### Work order:
Each record should be copied exactly, and none of them omitted.

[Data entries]
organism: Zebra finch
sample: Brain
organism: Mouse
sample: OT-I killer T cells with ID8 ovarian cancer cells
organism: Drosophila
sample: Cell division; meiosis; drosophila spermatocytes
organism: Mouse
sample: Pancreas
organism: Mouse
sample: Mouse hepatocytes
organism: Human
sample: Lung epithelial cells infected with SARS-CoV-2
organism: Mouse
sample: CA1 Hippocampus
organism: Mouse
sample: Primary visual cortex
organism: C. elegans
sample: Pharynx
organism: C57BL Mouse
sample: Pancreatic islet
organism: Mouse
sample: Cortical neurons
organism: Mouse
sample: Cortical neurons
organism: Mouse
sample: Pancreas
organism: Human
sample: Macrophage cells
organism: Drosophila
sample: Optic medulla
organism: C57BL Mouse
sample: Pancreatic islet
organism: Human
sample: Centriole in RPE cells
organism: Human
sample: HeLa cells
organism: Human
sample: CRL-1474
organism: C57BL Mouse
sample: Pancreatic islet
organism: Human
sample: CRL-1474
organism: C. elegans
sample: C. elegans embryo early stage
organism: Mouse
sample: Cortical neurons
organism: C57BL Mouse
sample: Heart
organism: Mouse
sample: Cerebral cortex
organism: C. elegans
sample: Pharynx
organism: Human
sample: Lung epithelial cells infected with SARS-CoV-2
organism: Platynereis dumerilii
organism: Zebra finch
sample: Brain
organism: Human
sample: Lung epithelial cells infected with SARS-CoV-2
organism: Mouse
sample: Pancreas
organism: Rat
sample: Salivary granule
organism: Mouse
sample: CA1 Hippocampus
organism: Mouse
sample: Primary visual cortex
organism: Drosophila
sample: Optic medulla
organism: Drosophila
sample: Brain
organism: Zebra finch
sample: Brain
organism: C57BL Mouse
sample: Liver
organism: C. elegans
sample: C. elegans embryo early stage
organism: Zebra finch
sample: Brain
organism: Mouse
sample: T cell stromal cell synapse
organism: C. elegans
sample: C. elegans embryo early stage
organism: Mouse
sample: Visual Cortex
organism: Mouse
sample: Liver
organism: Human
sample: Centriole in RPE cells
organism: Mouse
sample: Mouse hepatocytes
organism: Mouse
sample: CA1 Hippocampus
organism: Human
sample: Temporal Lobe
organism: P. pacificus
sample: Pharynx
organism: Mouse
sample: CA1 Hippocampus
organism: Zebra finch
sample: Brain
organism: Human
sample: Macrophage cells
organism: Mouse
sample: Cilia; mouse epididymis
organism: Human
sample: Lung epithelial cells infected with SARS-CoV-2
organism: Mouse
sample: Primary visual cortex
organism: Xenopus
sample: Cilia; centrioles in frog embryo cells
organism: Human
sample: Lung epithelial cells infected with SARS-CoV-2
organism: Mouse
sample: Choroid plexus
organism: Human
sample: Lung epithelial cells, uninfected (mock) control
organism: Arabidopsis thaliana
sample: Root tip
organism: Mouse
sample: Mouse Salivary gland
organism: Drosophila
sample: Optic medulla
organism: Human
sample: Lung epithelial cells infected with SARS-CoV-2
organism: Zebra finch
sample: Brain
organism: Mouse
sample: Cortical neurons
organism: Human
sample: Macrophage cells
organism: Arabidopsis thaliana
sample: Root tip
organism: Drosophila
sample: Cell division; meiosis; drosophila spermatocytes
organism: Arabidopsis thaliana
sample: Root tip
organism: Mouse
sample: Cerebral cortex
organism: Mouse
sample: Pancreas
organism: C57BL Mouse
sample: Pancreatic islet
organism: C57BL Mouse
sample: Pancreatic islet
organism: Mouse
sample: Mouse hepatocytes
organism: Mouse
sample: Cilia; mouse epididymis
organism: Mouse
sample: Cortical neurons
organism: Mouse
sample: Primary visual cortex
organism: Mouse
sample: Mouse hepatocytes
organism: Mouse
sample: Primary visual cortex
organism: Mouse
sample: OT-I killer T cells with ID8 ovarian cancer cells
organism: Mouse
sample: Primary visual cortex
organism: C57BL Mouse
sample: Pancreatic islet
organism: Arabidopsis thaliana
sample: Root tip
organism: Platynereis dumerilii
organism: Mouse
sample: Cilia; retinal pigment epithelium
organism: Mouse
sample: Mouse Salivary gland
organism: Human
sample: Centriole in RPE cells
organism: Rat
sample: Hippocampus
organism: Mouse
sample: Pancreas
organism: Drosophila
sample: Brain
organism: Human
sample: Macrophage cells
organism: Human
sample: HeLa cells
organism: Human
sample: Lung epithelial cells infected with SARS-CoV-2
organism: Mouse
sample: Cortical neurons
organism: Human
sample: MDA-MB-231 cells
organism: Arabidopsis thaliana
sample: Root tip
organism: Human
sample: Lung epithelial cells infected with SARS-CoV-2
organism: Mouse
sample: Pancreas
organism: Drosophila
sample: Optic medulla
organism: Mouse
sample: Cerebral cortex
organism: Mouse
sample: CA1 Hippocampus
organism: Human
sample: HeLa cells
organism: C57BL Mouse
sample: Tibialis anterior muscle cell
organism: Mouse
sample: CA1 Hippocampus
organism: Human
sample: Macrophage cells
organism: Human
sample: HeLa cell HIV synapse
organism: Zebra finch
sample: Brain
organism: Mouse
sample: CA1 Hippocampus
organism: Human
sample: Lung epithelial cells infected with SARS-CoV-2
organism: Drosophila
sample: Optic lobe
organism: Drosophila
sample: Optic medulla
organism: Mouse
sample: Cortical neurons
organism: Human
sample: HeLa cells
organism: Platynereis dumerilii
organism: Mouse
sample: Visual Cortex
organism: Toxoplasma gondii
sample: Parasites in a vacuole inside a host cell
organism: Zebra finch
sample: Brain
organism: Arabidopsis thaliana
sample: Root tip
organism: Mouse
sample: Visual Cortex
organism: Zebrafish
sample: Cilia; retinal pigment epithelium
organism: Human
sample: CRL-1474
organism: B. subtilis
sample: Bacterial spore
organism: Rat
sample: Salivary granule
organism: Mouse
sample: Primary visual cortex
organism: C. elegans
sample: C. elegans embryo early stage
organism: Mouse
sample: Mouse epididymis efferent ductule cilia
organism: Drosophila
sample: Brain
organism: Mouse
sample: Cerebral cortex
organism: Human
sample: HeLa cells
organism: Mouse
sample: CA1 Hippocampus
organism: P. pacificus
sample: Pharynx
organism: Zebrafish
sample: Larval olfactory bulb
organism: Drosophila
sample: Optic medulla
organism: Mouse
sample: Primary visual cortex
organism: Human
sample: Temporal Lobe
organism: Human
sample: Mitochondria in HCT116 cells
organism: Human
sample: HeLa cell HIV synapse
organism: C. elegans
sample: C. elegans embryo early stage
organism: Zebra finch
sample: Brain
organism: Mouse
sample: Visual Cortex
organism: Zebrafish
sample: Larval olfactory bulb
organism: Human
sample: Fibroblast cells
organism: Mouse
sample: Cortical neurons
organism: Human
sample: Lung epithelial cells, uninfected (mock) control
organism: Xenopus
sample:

### Problem solution:
organism: Zebra finch
sample: Brain
organism: Mouse
sample: OT-I killer T cells with ID8 ovarian cancer cells
organism: Drosophila
sample: Cell division; meiosis; drosophila spermatocytes
organism: Mouse
sample: Pancreas
organism: Mouse
sample: Mouse hepatocytes
organism: Human
sample: Lung epithelial cells infected with SARS-CoV-2
organism: Mouse
sample: CA1 Hippocampus
organism: Mouse
sample: Primary visual cortex
organism: C. elegans
sample: Pharynx
organism: C57BL Mouse
sample: Pancreatic islet
organism: Mouse
sample: Cortical neurons
organism: Mouse
sample: Cortical neurons
organism: Mouse
sample: Pancreas
organism: Human
sample: Macrophage cells
organism: Drosophila
sample: Optic medulla
organism: C57BL Mouse
sample: Pancreatic islet
organism: Human
sample: Centriole in RPE cells
organism: Human
sample: HeLa cells
organism: Human
sample: CRL-1474
organism: C57BL Mouse
sample: Pancreatic islet
organism: Human
sample: CRL-1474
organism: C. elegans
sample: C. elegans embryo early stage
organism: Mouse
sample: Cortical neurons
organism: C57BL Mouse
sample: Heart
organism: Mouse
sample: Cerebral cortex
organism: C. elegans
sample: Pharynx
organism: Human
sample: Lung epithelial cells infected with SARS-CoV-2
organism: Platynereis dumerilii
organism: Zebra finch
sample: Brain
organism: Human
sample: Lung epithelial cells infected with SARS-CoV-2
organism: Mouse
sample: Pancreas
organism: Rat
sample: Salivary granule
organism: Mouse
sample: CA1 Hippocampus
organism: Mouse
sample: Primary visual cortex
organism: Drosophila
sample: Optic medulla
organism: Drosophila
sample: Brain
organism: Zebra finch
sample: Brain
organism: C57BL Mouse
sample: Liver
organism: C. elegans
sample: C. elegans embryo early stage
organism: Zebra finch
sample: Brain
organism: Mouse
sample: T cell stromal cell synapse
organism: C. elegans
sample: C. elegans embryo early stage
organism: Mouse
sample: Visual Cortex
organism: Mouse
sample: Liver
organism: Human
sample: Centriole in RPE cells
organism: Mouse
sample: Mouse hepatocytes
organism: Mouse
sample: CA1 Hippocampus
organism: Human
sample: Temporal Lobe
organism: P. pacificus
sample: Pharynx
organism: Mouse
sample: CA1 Hippocampus
organism: Zebra finch
sample: Brain
organism: Human
sample: Macrophage cells
organism: Mouse
sample: Cilia; mouse epididymis
organism: Human
sample: Lung epithelial cells infected with SARS-CoV-2
organism: Mouse
sample: Primary visual cortex
organism: Xenopus
sample: Cilia; centrioles in frog embryo cells
organism: Human
sample: Lung epithelial cells infected with SARS-CoV-2
organism: Mouse
sample: Choroid plexus
organism: Human
sample: Lung epithelial cells, uninfected (mock) control
organism: Arabidopsis thaliana
sample: Root tip
organism: Mouse
sample: Mouse Salivary gland
organism: Drosophila
sample: Optic medulla
organism: Human
sample: Lung epithelial cells infected with SARS-CoV-2
organism: Zebra finch
sample: Brain
organism: Mouse
sample: Cortical neurons
organism: Human
sample: Macrophage cells
organism: Arabidopsis thaliana
sample: Root tip
organism: Drosophila
sample: Cell division; meiosis; drosophila spermatocytes
organism: Arabidopsis thaliana
sample: Root tip
organism: Mouse
sample: Cerebral cortex
organism: Mouse
sample: Pancreas
organism: C57BL Mouse
sample: Pancreatic islet
organism: C57BL Mouse
sample: Pancreatic islet
organism: Mouse
sample: Mouse hepatocytes
organism: Mouse
sample: Cilia; mouse epididymis
organism: Mouse
sample: Cortical neurons
organism: Mouse
sample: Primary visual cortex
organism: Mouse
sample: Mouse hepatocytes
organism: Mouse
sample: Primary visual cortex
organism: Mouse
sample: OT-I killer T cells with ID8 ovarian cancer cells
organism: Mouse
sample: Primary visual cortex
organism: C57BL Mouse
sample: Pancreatic islet
organism: Arabidopsis thaliana
sample: Root tip
organism: Platynereis dumerilii
organism: Mouse
sample: Cilia; retinal pigment epithelium
organism: Mouse
sample: Mouse Salivary gland
organism: Human
sample: Centriole in RPE cells
organism: Rat
sample: Hippocampus
organism: Mouse
sample: Pancreas
organism: Drosophila
sample: Brain
organism: Human
sample: Macrophage cells
organism: Human
sample: HeLa cells
organism: Human
sample: Lung epithelial cells infected with SARS-CoV-2
organism: Mouse
sample: Cortical neurons
organism: Human
sample: MDA-MB-231 cells
organism: Arabidopsis thaliana
sample: Root tip
organism: Human
sample: Lung epithelial cells infected with SARS-CoV-2
organism: Mouse
sample: Pancreas
organism: Drosophila
sample: Optic medulla
organism: Mouse
sample: Cerebral cortex
organism: Mouse
sample: CA1 Hippocampus
organism: Human
sample: HeLa cells
organism: C57BL Mouse
sample: Tibialis anterior muscle cell
organism: Mouse
sample: CA1 Hippocampus
organism: Human
sample: Macrophage cells
organism: Human
sample: HeLa cell HIV synapse
organism: Zebra finch
sample: Brain
organism: Mouse
sample: CA1 Hippocampus
organism: Human
sample: Lung epithelial cells infected with SARS-CoV-2
organism: Drosophila
sample: Optic lobe
organism: Drosophila
sample: Optic medulla
organism: Mouse
sample: Cortical neurons
organism: Human
sample: HeLa cells
organism: Platynereis dumerilii
organism: Mouse
sample: Visual Cortex
organism: Toxoplasma gondii
sample: Parasites in a vacuole inside a host cell
organism: Zebra finch
sample: Brain
organism: Arabidopsis thaliana
sample: Root tip
organism: Mouse
sample: Visual Cortex
organism: Zebrafish
sample: Cilia; retinal pigment epithelium
organism: Human
sample: CRL-1474
organism: B. subtilis
sample: Bacterial spore
organism: Rat
sample: Salivary granule
organism: Mouse
sample: Primary visual cortex
organism: C. elegans
sample: C. elegans embryo early stage
organism: Mouse
sample: Mouse epididymis efferent ductule cilia
organism: Drosophila
sample: Brain
organism: Mouse
sample: Cerebral cortex
organism: Human
sample: HeLa cells
organism: Mouse
sample: CA1 Hippocampus
organism: P. pacificus
sample: Pharynx
organism: Zebrafish
sample: Larval olfactory bulb
organism: Drosophila
sample: Optic medulla
organism: Mouse
sample: Primary visual cortex
organism: Human
sample: Temporal Lobe
organism: Human
sample: Mitochondria in HCT116 cells
organism: Human
sample: HeLa cell HIV synapse
organism: C. elegans
sample: C. elegans embryo early stage
organism: Zebra finch
sample: Brain
organism: Mouse
sample: Visual Cortex
organism: Zebrafish
sample: Larval olfactory bulb
organism: Human
sample: Fibroblast cells
organism: Mouse
sample: Cortical neurons
organism: Human
sample: Lung epithelial cells, uninfected (mock) control
organism: Xenopus
sample:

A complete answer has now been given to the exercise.